(400bb) Nanomaterial doped Polyethersulfone Hollow Fiber Membranes for Bioartificial Kidney and Hemodialysis Applications

Organ failure and hormone deficiencies represent a growing global health crisis. According to the World Health Organization, millions suffer from end-stage organ failure every year, with kidney disease alone affecting over 850 million people globally. Despite the life-saving potential of organ transplantation, it remains limited by critical challenges—chief among them, the severe shortage of donor organs. For instance, in India, over 500,000 people await organ transplants annually, yet less than 2% receive them. Hormone replacement therapies can temporarily manage deficiencies but fall short of providing a curative solution.[1], [2]
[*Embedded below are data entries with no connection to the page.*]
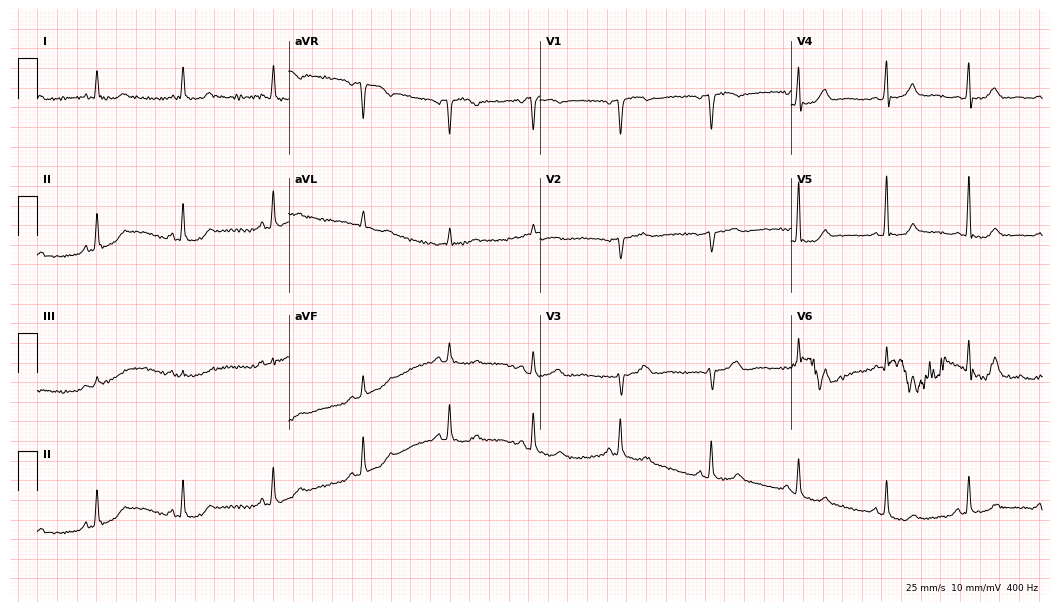
12-lead ECG from a 70-year-old woman. Labelled as a normal ECG.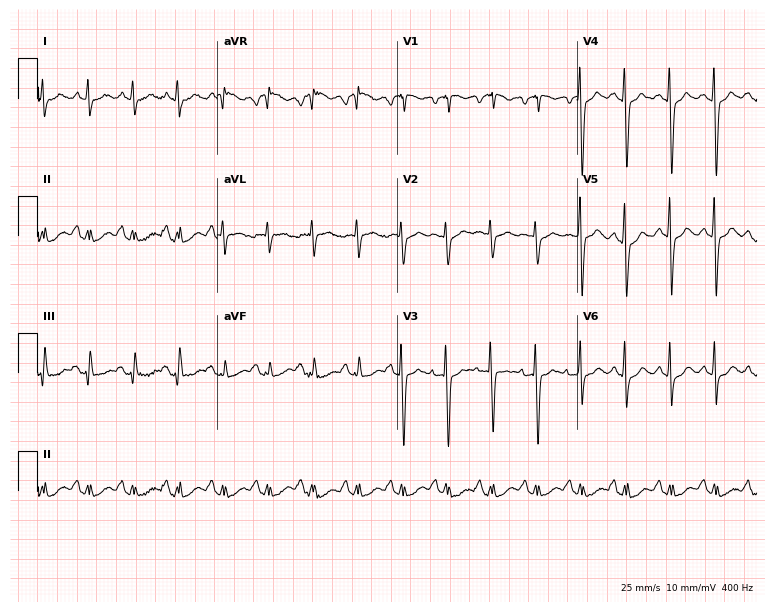
Resting 12-lead electrocardiogram (7.3-second recording at 400 Hz). Patient: a woman, 63 years old. The tracing shows sinus tachycardia (a sinus rate of 100 beats per minute or more).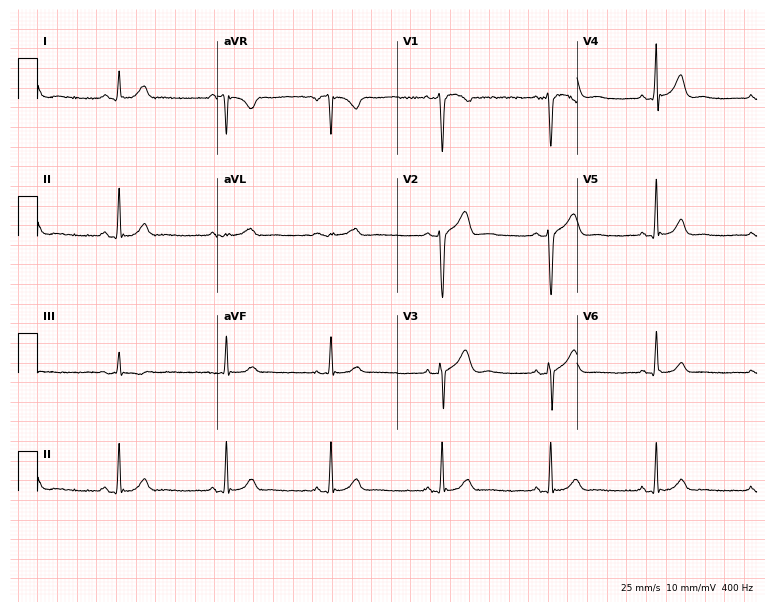
ECG (7.3-second recording at 400 Hz) — a man, 30 years old. Labelled as a normal ECG.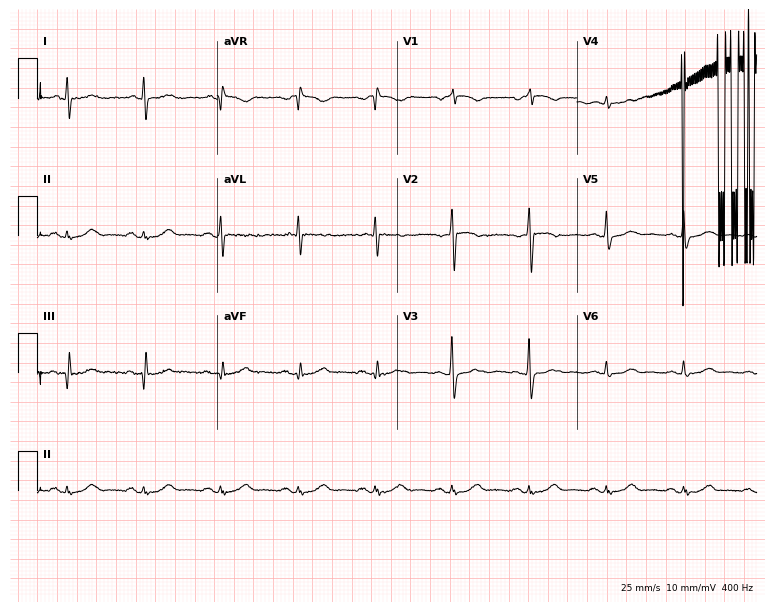
12-lead ECG from a female, 62 years old (7.3-second recording at 400 Hz). Recorded interpretation: within normal limits.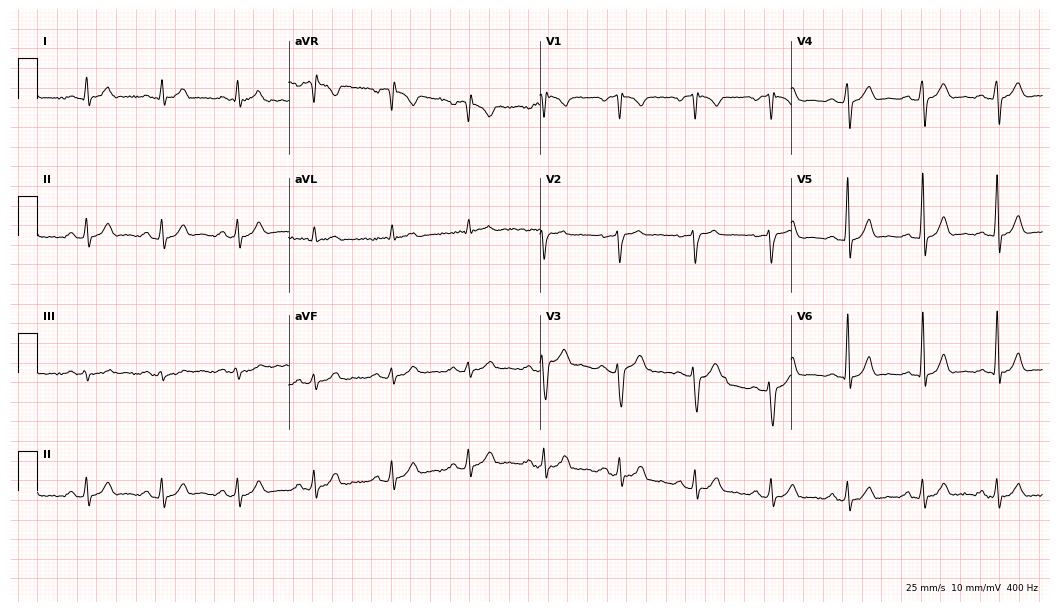
Resting 12-lead electrocardiogram (10.2-second recording at 400 Hz). Patient: a 60-year-old male. None of these six findings is recorded: first-degree AV block, right bundle branch block, left bundle branch block, sinus bradycardia, atrial fibrillation, sinus tachycardia. Findings outside these six are not listed.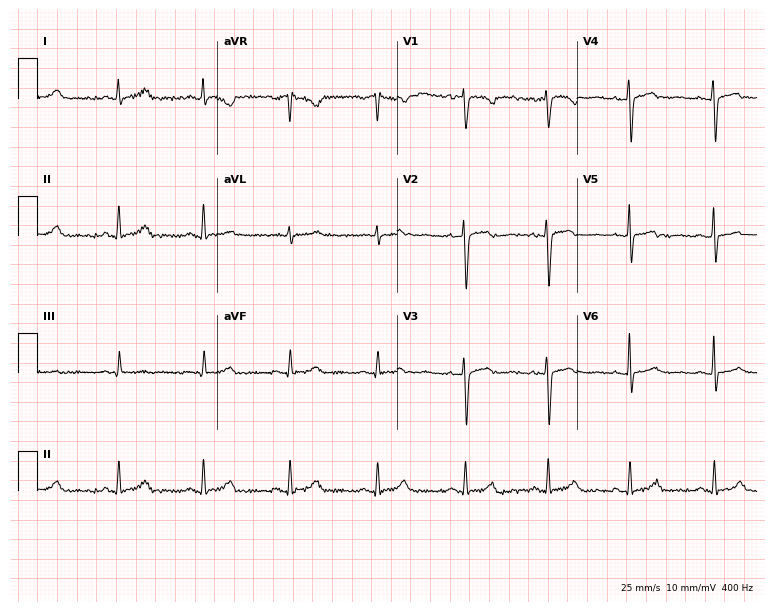
Standard 12-lead ECG recorded from a 34-year-old woman (7.3-second recording at 400 Hz). None of these six findings is recorded: first-degree AV block, right bundle branch block, left bundle branch block, sinus bradycardia, atrial fibrillation, sinus tachycardia.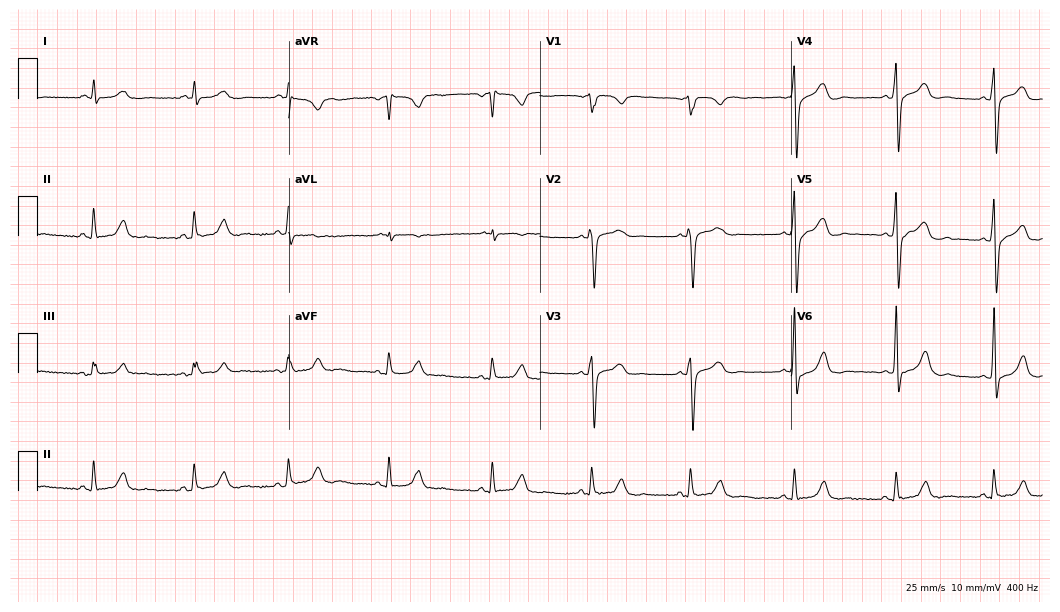
Resting 12-lead electrocardiogram (10.2-second recording at 400 Hz). Patient: a male, 53 years old. None of these six findings is recorded: first-degree AV block, right bundle branch block (RBBB), left bundle branch block (LBBB), sinus bradycardia, atrial fibrillation (AF), sinus tachycardia.

To address this urgent healthcare gap, our research focuses on developing hollow fiber membranes based bioartificial organs system, the design and fabrication of next-generation polymeric hollow fiber membranes for biomedical applications, including hemodialysis, bioartificial kidney, and bioartificial liver systems. Our core innovation lies in engineering HFMs that not only provides highly efficient toxin removal including low molecular weight solutes (urea, creatinine), middle molecular weight proteins (e.g., lysozyme), and protein-bound uremic toxins (such as indoxyl sulfate) but also support cell adhesion, viability, and metabolic activity. The structural and functional properties of the HFMs were enhanced by employing various strategies such as blending of nanomaterials, their composite, polymer additive by direct blending during dope preparation and HFMs spinning along with coating of HFMs to provide the functional improvement.

In this study, polyethersulfone (PES) hollow fiber membranes (HFMs) were modified by incorporating titanium dioxide (TiO2) and graphene oxide (GO) during the spinning process. This approach leverages the non-toxicity, hydrophilicity, and biocompatibility to enhance membrane properties for hemodialysis and bioartificial kidney applications. Comprehensive characterization and experimental analyses demonstrated that TiO2/GO PES-based HFMs exhibit superior suitability as a substrate for hemodialysis and bioartificial kidney (BAK) applications. Modified HFMs showed enhanced biocompatibility, supporting the adhesion, proliferation, and growth of HEK-293 cells. Confocal microscopy revealed extensive cell attachment, spreading, and spheroid formation on the TiO2/GO membranes. MTT assay confirmed a higher number of metabolically active viable cells, while flow cytometry-based live/dead assays indicated no cytotoxic effects on HEK293 cell lines. Hemocompatibility tests demonstrated non-hemolytic behaviour, confirming their safety for blood-contacting applications. Complement activation assays further indicated anti-inflammatory properties upon blood contact. Separation performance assessments revealed superior toxin removal efficiency for the TiO2/GO HFMs as compared to pristine HFMs, highlighting a balanced combination of cell proliferation support and toxin clearance. Based on these findings, TiO2/GO demonstrates superior biocompatibility, anti-inflammatory properties, and enhanced functional performance, making it a suitable candidate for utilization in hemodialysis and bioartificial kidney applications. [3], [4]

References:

[1] “OPTN/SRTR 2023 Annual Data Report”.

[2] “Notto India organ transplant data.”

[3] N. Pandey and J. Bellare, “Titanium dioxide/graphene oxide blending into polyethersulfone hollow fiber membranes improves biocompatibility and middle molecular weight separation for bioartificial kidney and hemodialysis applications,” J. Mater. Chem. B, p. 10.1039.D5TB00229J, 2025, doi: 10.1039/D5TB00229J.

[4] N. Pandey, N. Kar, and J. Bellare, “Titanium Dioxide (TiO2) Incorporation into Poly (ether sulfone) (PES) Hollow Fiber Membranes (HFMs) Improves Biocompatibility and Separation Performance for Bioartificial Kidney (BAK) and Hemodialysis Applications,” 2025, doi: 10.1021/acsabm.4c01309.